The pandemic is going to bring flare-ups and flashpoints, and some of them will be easier to see than others, but, as others have said, nobody is to blame for this. Catching the virus is not something wrong or in itself a breach of the regulations. It is not a question of blame, but there is a question of responsibility and where the duty of care lies, and that is what I want to look at in my short contribution.

That is particularly important, in Glasgow North, for people who are in the creative sector and who are self-employed. They are literally the heart and soul of our city. Creativity means so many different things: it is the musicians, the artists, the sound and light engineers who support them, the pop-up shops, the artisan producers, the wedding dress makers, and the event organisers and co-ordinators. These are individual self-employed self-starters, and they have been left behind by this Government. I thought the Tories were supposed to celebrate and support entrepreneurs, and instead they find themselves excluded, but it does not have to be that way.

This comes back to the question of responsibility, and that was the point I was making to the Prime Minister last Wednesday. The costs and the consequences of covid are unavoidable. Somebody has to meet them, and that somebody has to be and can only be the state—the Government. The Government have already had to borrow an unimaginable amount of money. Governments around the world have had to do that, and an independent Scotland would be able to do that.

The question is how the money is used to the best effect. The Government can either pay through job retention schemes, through income guarantees and through investment in preventive healthcare and support for people’s mental wellbeing, or they can pay through long-term mass unemployment and through the social security system, with the costs that come with that—from the health service to social work, the police and all the rest. That is why we have to see this moment as a chance to do things differently and to set a different path, whether that is a universal basic income in whatever shape or form it might take, or prioritising green, sustainable alternatives to working practices, transport and service delivery.

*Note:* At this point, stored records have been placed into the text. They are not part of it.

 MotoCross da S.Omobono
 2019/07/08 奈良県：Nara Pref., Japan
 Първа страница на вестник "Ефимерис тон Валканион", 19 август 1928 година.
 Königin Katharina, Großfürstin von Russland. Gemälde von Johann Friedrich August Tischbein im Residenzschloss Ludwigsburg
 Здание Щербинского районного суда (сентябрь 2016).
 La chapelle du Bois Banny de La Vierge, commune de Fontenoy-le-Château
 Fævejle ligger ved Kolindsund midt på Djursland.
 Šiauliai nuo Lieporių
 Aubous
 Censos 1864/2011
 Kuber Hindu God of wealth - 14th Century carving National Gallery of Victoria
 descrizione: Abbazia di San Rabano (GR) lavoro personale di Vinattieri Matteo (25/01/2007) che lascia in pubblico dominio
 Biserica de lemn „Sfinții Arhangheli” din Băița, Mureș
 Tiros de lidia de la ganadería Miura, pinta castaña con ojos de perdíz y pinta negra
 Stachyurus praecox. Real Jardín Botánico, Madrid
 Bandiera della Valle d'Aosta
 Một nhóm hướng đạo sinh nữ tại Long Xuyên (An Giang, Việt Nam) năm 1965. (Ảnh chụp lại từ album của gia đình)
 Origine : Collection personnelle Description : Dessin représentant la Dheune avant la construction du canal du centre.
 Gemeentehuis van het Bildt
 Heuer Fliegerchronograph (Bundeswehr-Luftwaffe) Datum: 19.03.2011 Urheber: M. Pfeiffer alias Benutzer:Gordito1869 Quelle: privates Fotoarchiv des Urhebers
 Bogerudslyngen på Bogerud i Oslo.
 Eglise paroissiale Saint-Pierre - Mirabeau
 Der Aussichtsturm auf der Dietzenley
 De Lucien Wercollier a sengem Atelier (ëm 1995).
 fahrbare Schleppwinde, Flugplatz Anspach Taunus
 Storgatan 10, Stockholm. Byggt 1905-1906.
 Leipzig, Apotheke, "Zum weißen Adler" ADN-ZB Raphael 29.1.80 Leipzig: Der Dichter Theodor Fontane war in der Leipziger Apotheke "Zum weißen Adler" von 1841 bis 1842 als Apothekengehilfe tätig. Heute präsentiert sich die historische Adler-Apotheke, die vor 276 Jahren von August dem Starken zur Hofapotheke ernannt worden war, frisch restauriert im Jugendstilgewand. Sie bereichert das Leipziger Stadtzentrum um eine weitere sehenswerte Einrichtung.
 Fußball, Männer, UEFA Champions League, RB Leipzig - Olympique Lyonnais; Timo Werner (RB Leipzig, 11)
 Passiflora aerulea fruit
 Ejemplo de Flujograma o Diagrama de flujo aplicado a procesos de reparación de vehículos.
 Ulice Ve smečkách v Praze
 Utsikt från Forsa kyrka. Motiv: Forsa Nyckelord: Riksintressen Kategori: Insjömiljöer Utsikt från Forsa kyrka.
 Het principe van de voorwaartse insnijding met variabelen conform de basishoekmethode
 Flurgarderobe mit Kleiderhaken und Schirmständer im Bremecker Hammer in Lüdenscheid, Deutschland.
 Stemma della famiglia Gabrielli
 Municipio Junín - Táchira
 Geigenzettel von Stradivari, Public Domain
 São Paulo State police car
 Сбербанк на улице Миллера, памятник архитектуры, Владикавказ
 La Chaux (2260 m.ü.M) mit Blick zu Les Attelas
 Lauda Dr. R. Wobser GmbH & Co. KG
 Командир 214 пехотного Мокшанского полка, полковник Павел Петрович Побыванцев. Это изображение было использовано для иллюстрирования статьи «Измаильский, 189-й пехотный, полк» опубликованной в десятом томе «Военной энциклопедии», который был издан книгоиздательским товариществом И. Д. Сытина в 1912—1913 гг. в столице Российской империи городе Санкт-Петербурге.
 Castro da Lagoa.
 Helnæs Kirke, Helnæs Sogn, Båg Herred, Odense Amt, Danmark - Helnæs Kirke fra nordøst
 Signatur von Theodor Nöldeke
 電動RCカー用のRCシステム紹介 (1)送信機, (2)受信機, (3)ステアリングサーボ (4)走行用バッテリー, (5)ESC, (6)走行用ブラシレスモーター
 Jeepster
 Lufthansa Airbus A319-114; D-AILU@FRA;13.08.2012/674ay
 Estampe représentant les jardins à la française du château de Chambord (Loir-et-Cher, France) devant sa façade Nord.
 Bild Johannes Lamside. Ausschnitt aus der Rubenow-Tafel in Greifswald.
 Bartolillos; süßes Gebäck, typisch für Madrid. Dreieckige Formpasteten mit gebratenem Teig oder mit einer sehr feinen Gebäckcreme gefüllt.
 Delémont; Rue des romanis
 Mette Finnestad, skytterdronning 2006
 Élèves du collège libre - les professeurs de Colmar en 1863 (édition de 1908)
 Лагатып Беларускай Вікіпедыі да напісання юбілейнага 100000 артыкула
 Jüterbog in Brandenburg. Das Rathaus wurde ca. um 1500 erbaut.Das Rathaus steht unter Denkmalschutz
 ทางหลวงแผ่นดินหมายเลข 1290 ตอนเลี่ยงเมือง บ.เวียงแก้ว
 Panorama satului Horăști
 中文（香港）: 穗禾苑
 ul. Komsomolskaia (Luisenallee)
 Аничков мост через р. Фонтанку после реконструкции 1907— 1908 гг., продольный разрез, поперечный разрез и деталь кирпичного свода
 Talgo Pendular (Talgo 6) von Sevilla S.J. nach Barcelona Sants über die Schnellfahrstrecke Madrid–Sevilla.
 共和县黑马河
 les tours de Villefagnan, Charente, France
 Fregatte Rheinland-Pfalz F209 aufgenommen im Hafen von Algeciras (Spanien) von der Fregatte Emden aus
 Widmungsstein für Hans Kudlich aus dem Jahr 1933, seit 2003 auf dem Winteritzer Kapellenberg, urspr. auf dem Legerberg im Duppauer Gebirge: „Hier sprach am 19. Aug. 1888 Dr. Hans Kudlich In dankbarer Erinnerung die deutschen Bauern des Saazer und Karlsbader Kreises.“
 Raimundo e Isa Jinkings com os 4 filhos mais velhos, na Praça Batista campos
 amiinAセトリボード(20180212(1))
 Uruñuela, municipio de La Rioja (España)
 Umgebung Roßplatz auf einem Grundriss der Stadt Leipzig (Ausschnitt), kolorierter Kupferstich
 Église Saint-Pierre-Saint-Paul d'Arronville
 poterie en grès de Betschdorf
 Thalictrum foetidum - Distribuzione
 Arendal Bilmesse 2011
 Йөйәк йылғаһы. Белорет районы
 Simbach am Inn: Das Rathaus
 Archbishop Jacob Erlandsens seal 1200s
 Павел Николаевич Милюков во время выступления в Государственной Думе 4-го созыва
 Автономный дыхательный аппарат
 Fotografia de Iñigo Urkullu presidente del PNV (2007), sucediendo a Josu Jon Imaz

However, the Government’s vision seems to be a return to the rat race and a return to trickle-down economics—that we will know we have beaten the virus when things go back to the way they were before. They already want to take us back to some notion of empire with their Brexit obsession, and now they are harking back to the days of Thatcher, where mass unemployment is fine so long as some people get to be filthy rich. They should not think that we are not wise to the idea that the disaster of a no-deal Brexit can be hidden behind the economic difficulties caused by the pandemic. That might suit some of the Tories, but it is not what people in Glasgow North want to see. They and we in the SNP want “Build back better” to be not just a slogan, but a genuine direction of travel.

In reality, we cannot go back and we will not go back. There is not going to be a light-bulb moment, even in this Chamber, when suddenly we stop washing our hands, keeping our distance and wearing masks, and we all just pile back into offices instead of working from home. We are moving to a new kind of normal and to a different way of how society and the economy will work in future. If that direction does not come from Westminster, then people in Scotland will seek it and find it elsewhere. The virus will not be defeated by grandiose rhetoric about moonshots and world-leading apps; it will be defeated by everyone working together, by making careful judgments based on the best scientific advice and by admitting—as the Scottish Government and the First Minister have done from the start—that mistakes will be made and learning from them for the future. Ultimately, of course, the future for Scotland will be in Scotland’s hands. It always is.